On the basis of simulated data, we computed a FDR for the three association tests and for 17 distinct orientations of ecological gradients. For each simulation, the FDR was computed as the number of times that a positive test detected a selectively neutral locus. We used Bonferroni correction for multiple testing at a nominal type I error of 1%. For all ecological association methods, we found that all test performances were influenced by the angle between the selection gradient and the main axis of range expansion (Figure 2).

Figure 2
figure 2

FDR for ecological association tests. Values of the FDR as a function of the orientation of ecological gradients relative to the main axis of range expansion. We used 17 angle values varying from −90 degrees to +90 degrees and three association tests: simple linear regression, principal component regression using the first PC of the genotypic matrix and a latent factor model using K=8 latent factors.
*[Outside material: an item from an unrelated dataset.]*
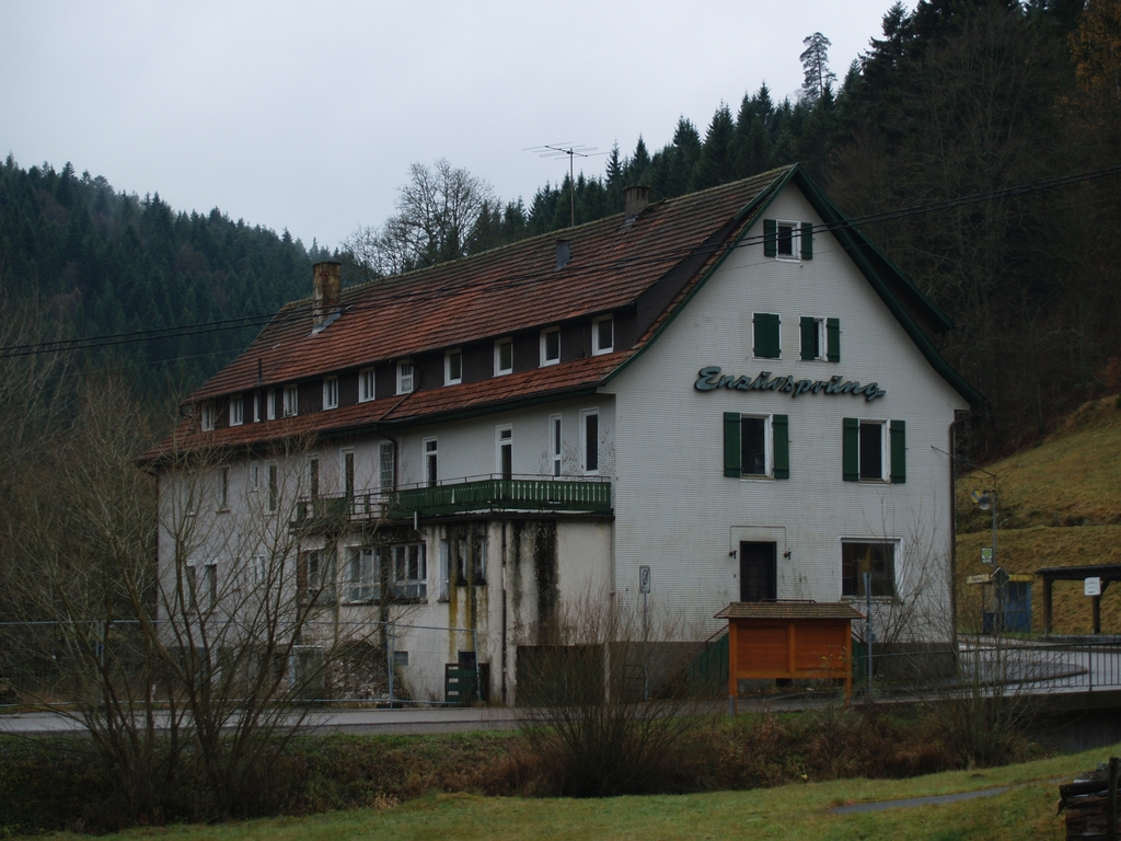 Verlassener Gasthof Enzursprung in Gompelscheuer (Gemeinde Enzklösterle, Landkreis Calw)
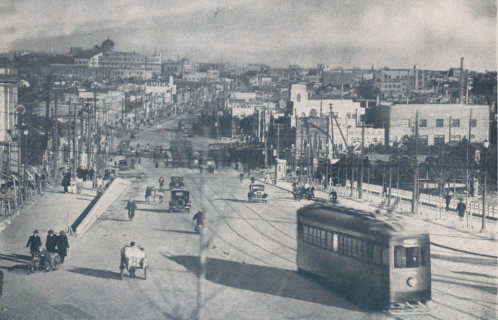 九段坂から神田神保町を望む。遠景にニコライ堂

When we applied linear regression models and used Bonferroni correction, the FDR remained greater than 60% for all orientations of the ecological gradients (orange curve in Figure 2). For standard regression models, the excess of extreme P-values could be explained by the test not being correctly calibrated (see Supplementary Figure S2). Including a correction for population structure did not improve the performances of linear regression methods. In contrast, increasing the cut-off threshold for multiple testing correction to −log10 P>20 or correcting for genomic inflation using the genomic inflation factor improved the performances of the regression models substantially (red curve in Figure 2). Using an increased cut-off threshold, the FDR curve exhibited a minimum at angular values close to zero, and the FDR was around 20% for those values (Figure 2, red curve). These results show that some gradient orientations are more favourable for detecting adaptive loci than other orientations. The most favorable case clearly occurs when selection gradients align with the main direction of range expansion. In more specific terms, this occurs when the orientation of the main axis of neutral genetic variation—as described by the first principal component of the neutral genotypic matrix—is perpendicular to the environmental predictor (François et al., 2010; Arenas et al., 2013; De Giorgio and Rosenberg, 2013). Ecological association methods perform well if they reduce the confounding effect created by population structure by capturing a significant proportion of genetic variation at neutral alleles in the residual error of the regression model.

Latent factor mixed models provide a general approach to correct for the undesired effect of population structure in ecological association methods (Frichot et al., 2013). In our simulations, the number of hidden factors was chosen to make the distribution of P-values closest to a uniform distribution. We found that this value was around K=8, consistent with the number of clusters detected by the ancestry estimation programs STRUCTURE, TESS and sNMF (Pritchard et al., 2000; Chen et al., 2007; Frichot et al., 2014). For K=8 factors, the performance of LFMM was expected to be superior to those of classic regression models whatever the orientation of the selection gradient. The FDR curve confirmed this expectation (Figure 2). Consistently with other regression models, the most favourable case happened when selection gradients aligned along the direction of range expansion. Our explanation is that nominal error rates are better calibrated when selection gradients are parallel to the axis of expansion than when they are oriented in other directions.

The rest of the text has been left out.